The potentiation of intracellular Ca actions at higher pH values could have other detrimental consequences. A major source of cardiac dysfunction resulting from a brief period of ischemia ("stunning") is thought to arise from troponin I degradation that results from the activation of calpain by the ischemia-induced intracellular Ca overload (33). It is possible that the morphology of cells stored at the higher pH in intact tissue may be less damaged by any such Ca than are isolated cells, because cells in the intact tissue are anchored to each other, so they may be less likely to undergo hypercontracture. Even so, the processes described here are likely to happen in the intact organ, even if their consequences are less dramatic. Thus preservation of rod-shaped morphology by isolated cells can only be a positive indicator of preservation quality.

A major finding of the present work is that cells that have been severely depleted of ATP, when protected from rigor contracture by hypothermia, can, under the appropriate rewarming conditions, be restored to a level of function surprisingly close to normal. This was the case for cells stored anaerobically. There may, of course, be long-term consequences of a period of severe ATP depletion that our study does not address. Cells stored aerobically, on the other hand, never underwent glycogen depletion and did not go through such extreme changes in ATP level. In our study, the immediate functional benefits were only subtle, but there may also be long-term benefits. Regardless, the aerobic protocol avoids this major stress and must be preferred for that reason.

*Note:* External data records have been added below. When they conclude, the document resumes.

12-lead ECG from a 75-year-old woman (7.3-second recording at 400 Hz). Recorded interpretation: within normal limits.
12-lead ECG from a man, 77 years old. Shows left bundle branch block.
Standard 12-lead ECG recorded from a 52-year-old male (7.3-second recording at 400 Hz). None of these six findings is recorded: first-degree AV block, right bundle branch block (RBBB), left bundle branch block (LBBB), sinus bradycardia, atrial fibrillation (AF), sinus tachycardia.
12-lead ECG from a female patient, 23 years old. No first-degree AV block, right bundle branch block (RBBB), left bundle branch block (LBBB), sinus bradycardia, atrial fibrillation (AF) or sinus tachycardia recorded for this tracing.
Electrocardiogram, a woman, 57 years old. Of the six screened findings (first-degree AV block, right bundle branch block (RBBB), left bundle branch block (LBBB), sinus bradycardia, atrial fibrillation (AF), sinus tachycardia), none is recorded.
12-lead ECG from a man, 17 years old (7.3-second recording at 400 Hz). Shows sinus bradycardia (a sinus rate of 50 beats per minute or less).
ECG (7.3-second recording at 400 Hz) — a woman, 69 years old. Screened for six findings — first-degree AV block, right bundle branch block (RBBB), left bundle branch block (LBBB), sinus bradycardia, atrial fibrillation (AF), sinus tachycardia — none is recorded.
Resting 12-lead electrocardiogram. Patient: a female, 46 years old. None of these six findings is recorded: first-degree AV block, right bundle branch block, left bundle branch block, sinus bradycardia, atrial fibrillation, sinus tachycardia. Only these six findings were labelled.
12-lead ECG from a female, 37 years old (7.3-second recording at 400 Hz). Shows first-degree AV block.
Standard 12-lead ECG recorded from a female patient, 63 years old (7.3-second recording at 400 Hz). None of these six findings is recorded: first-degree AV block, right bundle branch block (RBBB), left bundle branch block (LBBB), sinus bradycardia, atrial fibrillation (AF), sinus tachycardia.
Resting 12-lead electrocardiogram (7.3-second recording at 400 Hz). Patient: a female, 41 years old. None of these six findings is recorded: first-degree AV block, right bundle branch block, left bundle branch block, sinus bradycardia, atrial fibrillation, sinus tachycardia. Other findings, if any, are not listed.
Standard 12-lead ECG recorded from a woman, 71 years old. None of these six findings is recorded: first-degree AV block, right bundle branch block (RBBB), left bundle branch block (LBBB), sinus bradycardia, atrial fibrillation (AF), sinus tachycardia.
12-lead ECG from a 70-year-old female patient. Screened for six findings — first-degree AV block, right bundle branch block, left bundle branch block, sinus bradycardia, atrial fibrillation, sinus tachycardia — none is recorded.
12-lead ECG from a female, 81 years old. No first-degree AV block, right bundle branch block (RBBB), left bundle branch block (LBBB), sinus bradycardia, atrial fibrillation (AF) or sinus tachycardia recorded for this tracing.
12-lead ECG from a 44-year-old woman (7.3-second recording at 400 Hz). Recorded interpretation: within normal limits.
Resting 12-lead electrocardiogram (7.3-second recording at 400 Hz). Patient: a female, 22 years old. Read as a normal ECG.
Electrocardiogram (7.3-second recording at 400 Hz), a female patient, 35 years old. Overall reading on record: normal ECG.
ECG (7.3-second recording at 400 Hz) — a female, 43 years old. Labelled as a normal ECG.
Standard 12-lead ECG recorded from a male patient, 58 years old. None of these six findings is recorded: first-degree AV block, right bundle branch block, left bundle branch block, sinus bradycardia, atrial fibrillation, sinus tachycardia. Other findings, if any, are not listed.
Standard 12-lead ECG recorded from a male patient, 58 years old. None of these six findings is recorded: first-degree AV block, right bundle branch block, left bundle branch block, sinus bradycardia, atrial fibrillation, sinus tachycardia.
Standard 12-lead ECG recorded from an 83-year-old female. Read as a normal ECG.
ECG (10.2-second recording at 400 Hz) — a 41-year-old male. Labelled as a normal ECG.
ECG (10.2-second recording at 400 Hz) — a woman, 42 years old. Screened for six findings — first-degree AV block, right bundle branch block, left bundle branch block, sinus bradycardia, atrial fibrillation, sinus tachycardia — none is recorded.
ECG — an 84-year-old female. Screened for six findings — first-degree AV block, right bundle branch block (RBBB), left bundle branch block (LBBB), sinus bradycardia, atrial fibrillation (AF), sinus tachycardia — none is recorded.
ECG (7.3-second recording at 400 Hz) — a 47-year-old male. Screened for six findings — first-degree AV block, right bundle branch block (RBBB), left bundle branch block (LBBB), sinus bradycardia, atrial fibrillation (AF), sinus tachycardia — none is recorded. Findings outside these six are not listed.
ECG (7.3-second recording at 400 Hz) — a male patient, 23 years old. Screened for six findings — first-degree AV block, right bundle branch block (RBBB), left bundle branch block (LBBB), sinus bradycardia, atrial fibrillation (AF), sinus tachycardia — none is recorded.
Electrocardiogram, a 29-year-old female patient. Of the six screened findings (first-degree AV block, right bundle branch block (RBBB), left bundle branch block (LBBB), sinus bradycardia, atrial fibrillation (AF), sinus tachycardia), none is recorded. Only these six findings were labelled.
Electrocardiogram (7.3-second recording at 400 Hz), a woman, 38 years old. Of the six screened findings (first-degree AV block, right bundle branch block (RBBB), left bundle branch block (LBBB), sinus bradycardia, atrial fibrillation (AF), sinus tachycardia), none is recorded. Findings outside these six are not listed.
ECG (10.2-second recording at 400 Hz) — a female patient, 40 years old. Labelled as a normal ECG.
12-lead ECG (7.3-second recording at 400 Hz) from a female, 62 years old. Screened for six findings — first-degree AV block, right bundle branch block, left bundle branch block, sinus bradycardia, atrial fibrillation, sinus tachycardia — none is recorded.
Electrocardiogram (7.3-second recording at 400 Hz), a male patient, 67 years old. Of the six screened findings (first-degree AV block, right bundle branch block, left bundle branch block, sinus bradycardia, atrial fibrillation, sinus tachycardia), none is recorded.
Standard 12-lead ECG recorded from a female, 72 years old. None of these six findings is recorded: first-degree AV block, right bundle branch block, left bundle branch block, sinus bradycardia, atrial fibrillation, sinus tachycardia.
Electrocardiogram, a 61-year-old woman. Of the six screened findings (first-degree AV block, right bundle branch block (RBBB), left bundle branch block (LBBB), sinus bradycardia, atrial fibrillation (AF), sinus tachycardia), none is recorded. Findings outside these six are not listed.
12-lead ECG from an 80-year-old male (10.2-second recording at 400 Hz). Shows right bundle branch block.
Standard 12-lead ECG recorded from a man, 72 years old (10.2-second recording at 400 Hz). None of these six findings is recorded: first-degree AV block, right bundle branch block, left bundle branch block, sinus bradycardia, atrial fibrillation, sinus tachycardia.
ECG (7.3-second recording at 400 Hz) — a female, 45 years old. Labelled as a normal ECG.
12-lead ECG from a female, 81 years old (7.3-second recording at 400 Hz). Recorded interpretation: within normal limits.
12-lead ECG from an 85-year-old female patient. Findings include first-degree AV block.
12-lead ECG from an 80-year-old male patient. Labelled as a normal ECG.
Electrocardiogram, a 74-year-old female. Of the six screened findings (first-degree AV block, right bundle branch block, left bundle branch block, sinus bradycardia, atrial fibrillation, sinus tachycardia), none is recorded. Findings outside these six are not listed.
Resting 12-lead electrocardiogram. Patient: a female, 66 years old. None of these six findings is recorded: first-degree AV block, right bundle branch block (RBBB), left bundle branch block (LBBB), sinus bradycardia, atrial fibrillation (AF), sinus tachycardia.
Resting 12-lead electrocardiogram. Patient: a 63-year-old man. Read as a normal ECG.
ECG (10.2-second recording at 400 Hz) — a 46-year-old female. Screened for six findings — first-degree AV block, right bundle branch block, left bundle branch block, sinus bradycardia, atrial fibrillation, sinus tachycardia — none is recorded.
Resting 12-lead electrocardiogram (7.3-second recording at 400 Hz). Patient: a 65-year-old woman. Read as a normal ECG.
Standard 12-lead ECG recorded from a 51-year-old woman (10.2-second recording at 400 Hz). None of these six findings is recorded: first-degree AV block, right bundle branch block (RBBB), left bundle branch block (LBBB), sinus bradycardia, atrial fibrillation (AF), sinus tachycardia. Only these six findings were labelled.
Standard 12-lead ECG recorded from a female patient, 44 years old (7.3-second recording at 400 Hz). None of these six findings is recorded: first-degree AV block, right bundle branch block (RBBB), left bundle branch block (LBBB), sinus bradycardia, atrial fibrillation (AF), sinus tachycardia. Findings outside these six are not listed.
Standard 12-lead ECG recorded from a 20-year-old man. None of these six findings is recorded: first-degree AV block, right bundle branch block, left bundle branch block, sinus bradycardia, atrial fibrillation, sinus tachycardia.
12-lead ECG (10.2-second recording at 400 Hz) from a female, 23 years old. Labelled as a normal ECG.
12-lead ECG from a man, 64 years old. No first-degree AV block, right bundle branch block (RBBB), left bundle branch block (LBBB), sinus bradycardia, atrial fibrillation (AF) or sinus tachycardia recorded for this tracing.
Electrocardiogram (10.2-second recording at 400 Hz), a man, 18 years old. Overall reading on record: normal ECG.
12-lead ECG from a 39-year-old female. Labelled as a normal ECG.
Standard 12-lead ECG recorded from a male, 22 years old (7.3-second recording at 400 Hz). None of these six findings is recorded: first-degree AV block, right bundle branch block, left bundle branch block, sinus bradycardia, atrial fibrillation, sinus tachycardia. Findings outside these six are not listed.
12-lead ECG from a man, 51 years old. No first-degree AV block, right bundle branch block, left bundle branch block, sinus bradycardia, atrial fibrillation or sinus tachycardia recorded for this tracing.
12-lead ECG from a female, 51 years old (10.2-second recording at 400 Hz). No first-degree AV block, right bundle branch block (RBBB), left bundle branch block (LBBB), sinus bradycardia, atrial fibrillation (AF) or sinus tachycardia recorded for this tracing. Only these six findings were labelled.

These studies show the importance of the protocol used for restoration of the preserved myocardial tissue to physiological conditions, because the protocol used can strongly influence the structural integrity of the cells. This was particularly evident in cells preserved by anaerobic cold storage. Rewarming anaerobically cold-stored cells in the presence of Ca, which most closely emulates clinical practice with donor hearts, resulted in hypercontracture of essentially all cells (Fig. 3A). A great benefit observed was the allowing of these cells to rewarm before Ca was restored (Fig. 4A). This benefit could result from allowing sarcolemmal pH and Na gradients to recover, thus avoiding Ca overload by Na/H and Na/Ca exchange (1, 32), a process that also would require time for ATP resynthesis to drive the Na pump. The susceptibility of the cold-stored cells to Ca could thus be a consequence of the acidosis that develops under the cold storage conditions and the severe deprivation of the cell ATP content. The cells stored aerobically, by contrast, were much more robust in their tolerance of Ca during the rewarming phase (Fig. 4A). If an objective for optimization of preservation conditions is to have cells that tolerate Ca on warm reperfusion, then aerobic preservation conditions are to be preferred over anaerobic.

Even though metabolic reserves were severely depleted during both 24-h anaerobic and aerobic preservation conditions without added substrates (Figs. 3 and 4), the degree of functional recovery of these cells was surprisingly good. We began these experiments with the expectation that the preservation strategies that best preserved metabolic reserves in cells would be the strategies that resulted in the best preservation in cellular function. This expectation has been supported by these studies but not to the extent we expected. Cells stored for 48 h under aerobic conditions that gave the best preservation of morphology, glycogen, and ATP (Fig. 9) showed significantly better contractile function (Fig. 10) than cold-stored cells that lost essentially all of their glycogen and ATP during the cold storage period (Fig. 9). The difference was, however, only evident in cells inotropically stimulated with isoproterenol. What is perhaps more remarkable about these results is how well the function of the anaerobically cold-stored cells was preserved, given the severity of the metabolic deprivation they underwent. These results, rather, challenge the notion that loss of ATP is what must be prevented if function is to be well restored.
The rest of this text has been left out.